All that day he slept, ate painkillers, vomited and slept again. The only thing Cat knew about migraines was that they could last for three days, and his was lasting all of that, not helped by the close contact with the rock in her flower bed.
Despite his predicament, she was getting fed up with her small childhood bed in the spare room and his disinclination to give her any more information.
“He’s still with you?” Martin sounded dismayed.
“Yes, and he’s still not talking. I’m calling the hospital first thing if he doesn’t improve.”
Martin thought for a moment. “I was going to ask you to pick up Luca tomorrow afternoon, but if he’s still there…”
“Of course I will, and don’t worry. I’m sure Mr. O’Donnell will have had enough of my company by tomorrow.” Although she understood Martin’s misgivings about the strange man, she sensed no actual danger. There was just the ghost’s whispered warning, but that seemed as if it were more for her than for Luca.
That night, she heard him cry out. Running into the room, she saw him writhing in the middle of a vicious nightmare, his words disjointed, making no sense.
“… hurry … get us out …” He was pinned to the bed by fear, the sheets damp with sweat, the skin of his knuckles taut and bone-white. She wiped his hot, damp forehead with a cold flannel until the tension in his body ebbed away, then sat for a while, watching him sleep.
In the morning, migraine or no migraine, he was going to tell her who he was.
On arriving home from work at lunchtime the next day, she went to check on him again. If he was asleep, it was time for him to wake up and explain himself.

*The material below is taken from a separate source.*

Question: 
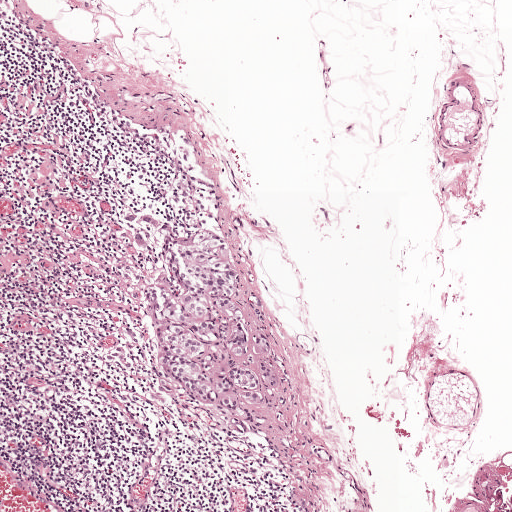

He wasn’t there. His clothes had gone, and the bed had been roughly made.
Great. She knew without doubt he had left to avoid answering her questions. It made her sense of disquiet grow. If he had nothing to hide, he would have left her a note, or stayed until her return.

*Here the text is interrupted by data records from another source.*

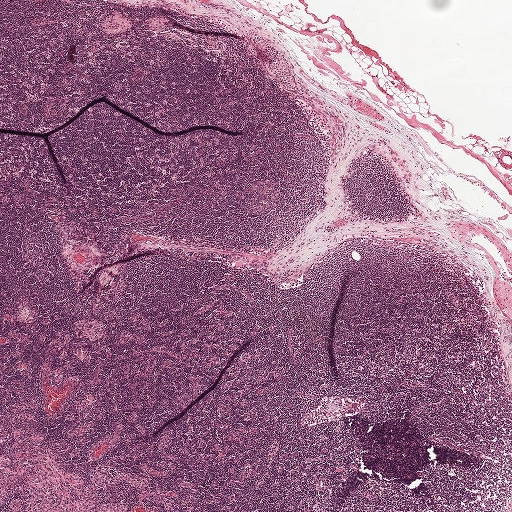
H&E-stained section of a sentinel lymph node (breast cancer), from a whole-slide image, viewed at about 2.5×: the field is about 2.0 mm across, about 3.9 µm per pixel.
Tumour region outline (a closed clockwise path, crop pixels): (252, 31), (257, 33), (289, 61), (297, 80), (298, 92), (297, 95), (285, 92), (276, 78), (270, 74), (264, 53), (255, 44), (249, 32).
The annotated tumour makes up under 5% of the crop.
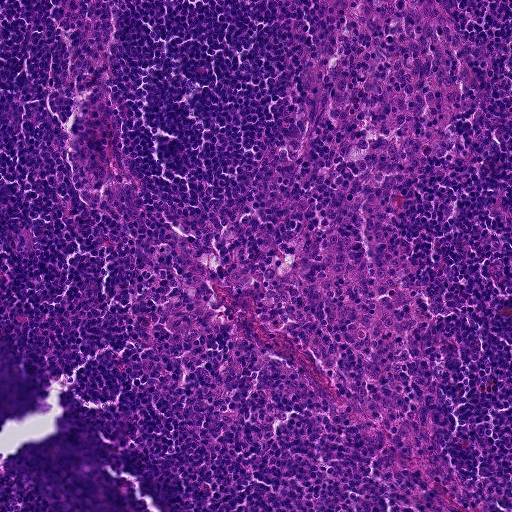
H&E-stained section of a sentinel lymph node (breast cancer), from a whole-slide image, viewed at about 10×: the field is about 0.46 mm across, about 0.9 µm per pixel.
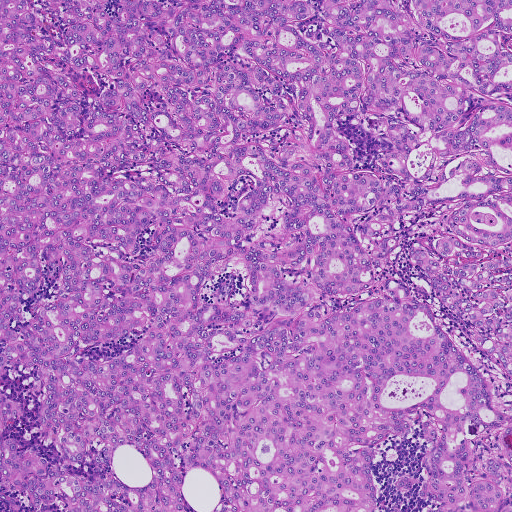
Lymph node section stained with H&E, from a whole-slide image of a breast-cancer sentinel node. Magnification about 5×, about 0.93 mm across the frame, about 1.8 µm per pixel.
Metastatic tumour covers the whole field.
Over 95% of the image area is annotated as tumour.

Instead, he had disappeared like a thief. Her frustration grew. The temptation was to drive to his house and confront him, but her instincts told her to wait. It was good he wasn’t there, especially as she was collecting Luca that afternoon. It had all worked out for the best.

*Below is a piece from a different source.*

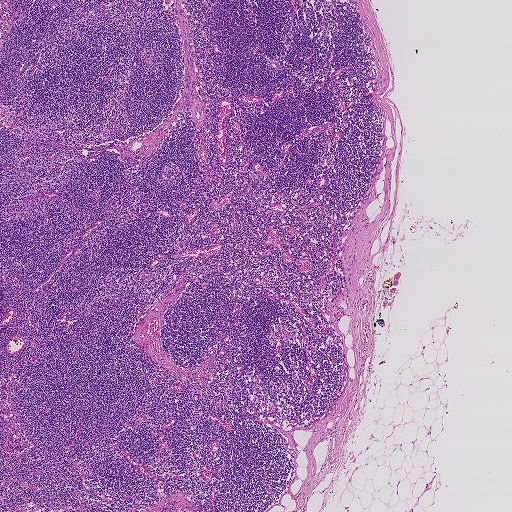
A 1.9-mm field of an H&E-stained sentinel lymph node from a breast-cancer patient (whole-slide image), shown at about 2.5×, about 3.6 µm per pixel.

Even so, carrying on as normal was impossible. The weather had not yet broken, and was thick and sticky like treacle, the heat relentless. Everything she wore stuck to her skin. In the end, she retreated to the shade of her old apple tree and dozed until it was time to walk to school.
But as sometimes happened, as soon as her eyes closed she could see her eight-year-old daughter, prowling through the long grass in the hay field in front of her, stalking her mother as she lay crouched and silent like a hunted gazelle. When she found her, Savi would roar convincingly and pounce, and they would roll together down the hill, her daughter’s laughter echoing down the valley.
Be careful, mummy.
She sat up, irritated. Thoughts of Savi inevitably darkened her day. She still missed her with a physical ache that would last a lifetime, but over the years she had learned to compartmentalize difficult thoughts so she could function on a day to day basis.
Now the ghosts were crowding in again, but this time felt different. Mrs. Loving, the bloodied man, even her Savi, were all trying to tell her something.
The night before, she hadn’t been able to sleep, so she went into the garden in the dead of night. Savi had joined her then, just for a few precious seconds, and they had danced as they used to, barefoot amongst the flowers before her daughter had melted away, leaving one final warning.
Be careful, mummy. Don’t let him hurt you.
“What is it, love? What are you trying to tell me?”
But there was nothing but the wind in the wheat and a thrush singing high in her apple tree.